QUOTE OF THE DAY II: “[I]f we leave Iraq with chemical and biological weapons, after 12 years of defiance, there is a considerable risk that one day these weapons will fall into the wrong hands and put many more lives at risk than will be lost in overthrowing Saddam… In the post-cold war world, America and Britain have been in tough positions before: in 1998, when others wanted to lift sanctions on Iraq and we said no; in 1999 when we went into Kosovo to stop ethnic cleansing. In each case, there were voices of dissent. But the British-American partnership and the progress of the world were preserved. Now in another difficult spot, Blair will have to do what he believes to be right. I trust him to do that and hope the British people will too.” – Bill Clinton, despite a few, lame swipes at the Bush administration, backing Blair.

THE ENEMY

Please read Ann Clwyd’s devastating piece in the Times of London today. Here’s how it starts:

“There was a machine designed for shredding plastic. Men were dropped into it and we were again made to watch. Sometimes they went in head first and died quickly. Sometimes they went in feet first and died screaming. It was horrible. I saw 30 people die like this. Their remains would be placed in plastic bags and we were told they would be used as fish food … on one occasion, I saw Qusay [President Saddam Hussein’s youngest son] personally supervise these murders.”
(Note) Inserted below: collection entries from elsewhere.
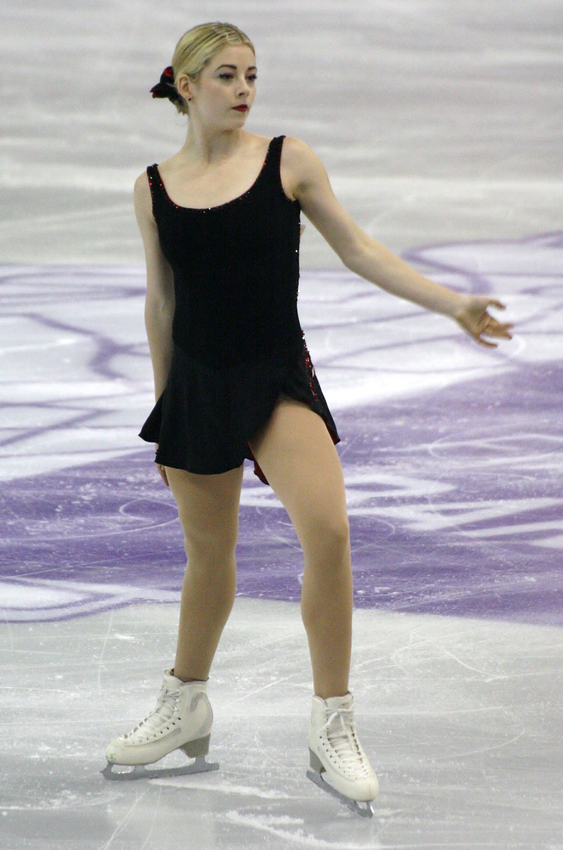 Грейси Голд (США) на финале Гран-при по фигурному катанию 2015-2016.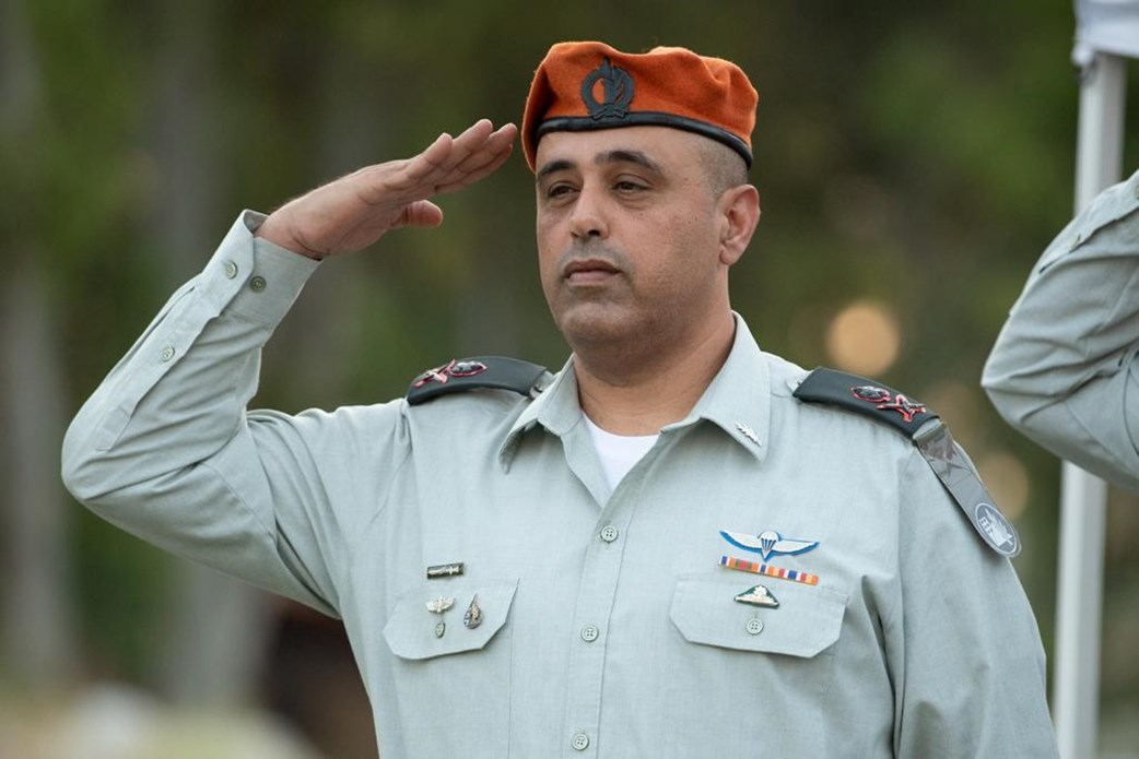 מפקד פיקוד העורף היוצא , האלוף תמיר ידעי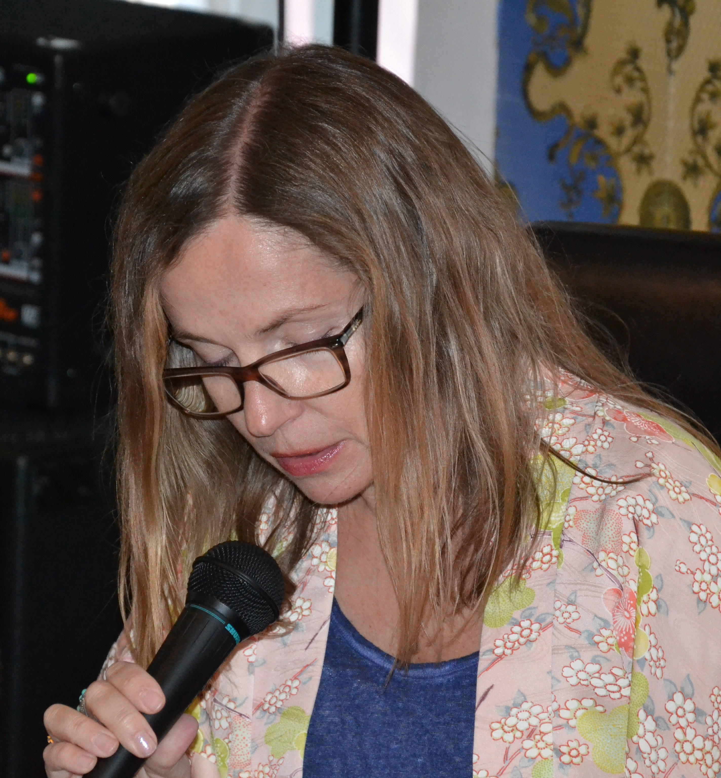 Joanna Bator w Nowej Rudzie, 9.07.2015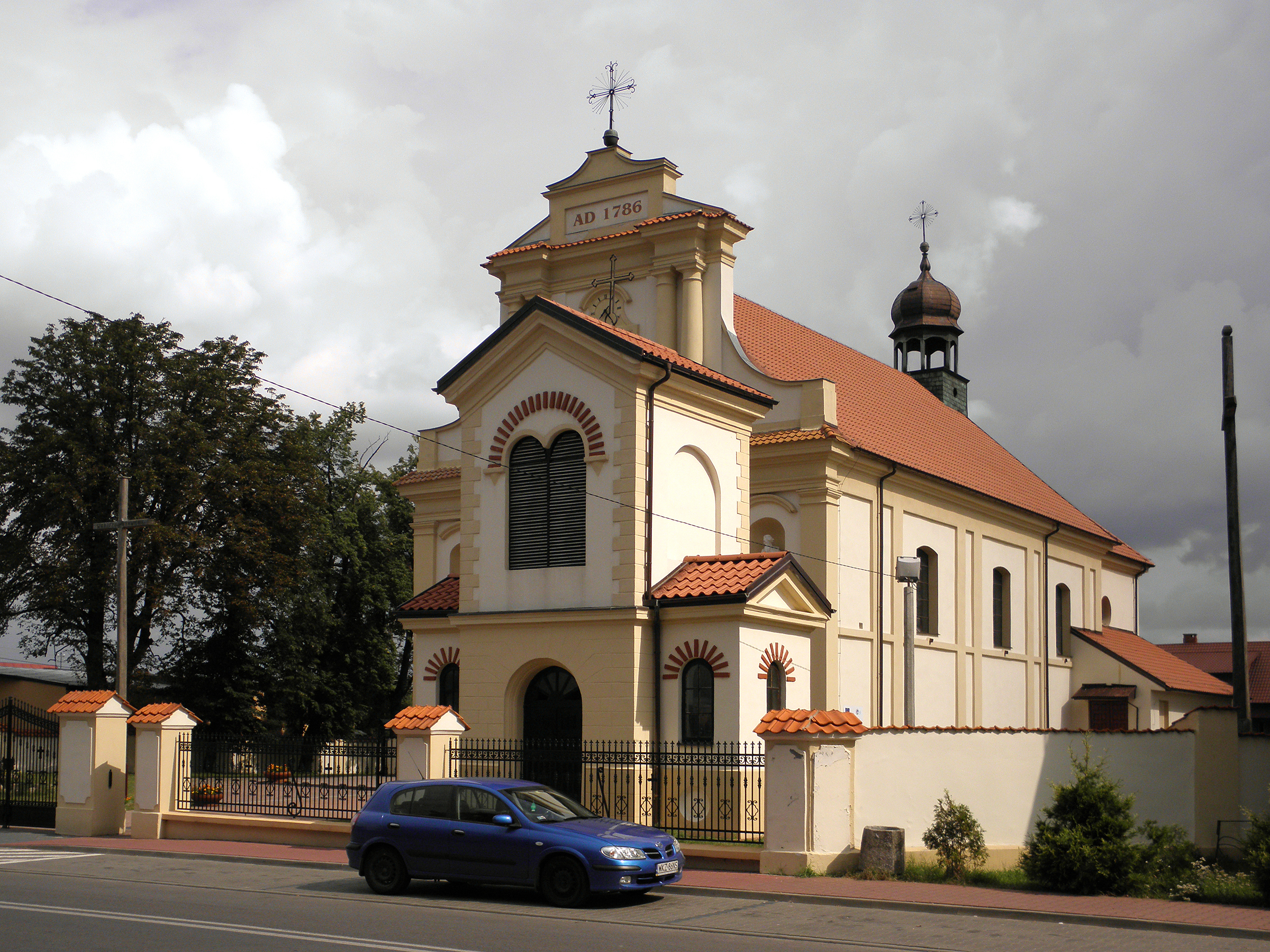 Magnuszew - kościół św.Katarzyny.

What Clwyd says – clearly, unforgettably, indelibly – is something that some people think is unsophisticated or crude or manipulative. What she says is that the Saddam regime is evil. I’m aware of the argument that there are many evil regimes in the world and we aren’t invading to destroy all of them. But there comes a point at which such arguments say less about the world and more about the people making them. Saddam’s regime is certainly one of the vilest on earth. Its malevolence and brutality is documented beyond dispute. In a world in which morality matters, the leading theologians and moralists and politicians would not be bending over backwards to find arguments to leave this regime alone, to lend credence to its lies, and to appease its poisons. They would be casting about for reasons to end it. I think that is what has given Blair his strength these past few months. He knows he’s right. So does Clwyd:

I do not have a monopoly on wisdom or morality. But I know one thing. This evil, fascist regime must come to an end. With or without the help of the Security Council, and with or without the backing of the Labour Party in the House of Commons tonight.

THE WAR: This would be true even if Iraq were not already in violation of umpteen U.N. resolutions. It would be true even if Saddam didn’t pose a genuine threat to the region and, via terrorists, to the West itself. How much more morally indefensible is appeasement when we also have complete international authority to do what must be done? I think we will look back in the future and not ask, as so many now are, how it was that diplomacy didn’t get unanimity on this matter. We will look back and see the moral obtuseness of Chirac and Putin and Schroder and Carter and feel nothing but contempt for them, and their preference for state terror over the responsibilities of the free world. That’s why I felt enormous pride tonight in the stand being taken by Blair and Bush. The president’s speech was measured, firm, just. Blair’s political risks – in order to do what he believes is plainly right – will confirm him in history as a great prime minister, the conscience of his party, and the leader of his country. I say that before this war begins, because the cause is just whatever vicissitudes of conflict await us, and there will be plenty of people who will make this point if and when the war succeeds. But the truth is, regardless of what happens next, we know something important about the two major leaders of the free world right now. Neither man has blinked at evil. The only question in the next forty-eight hours is whether evil will blink before it is destroyed.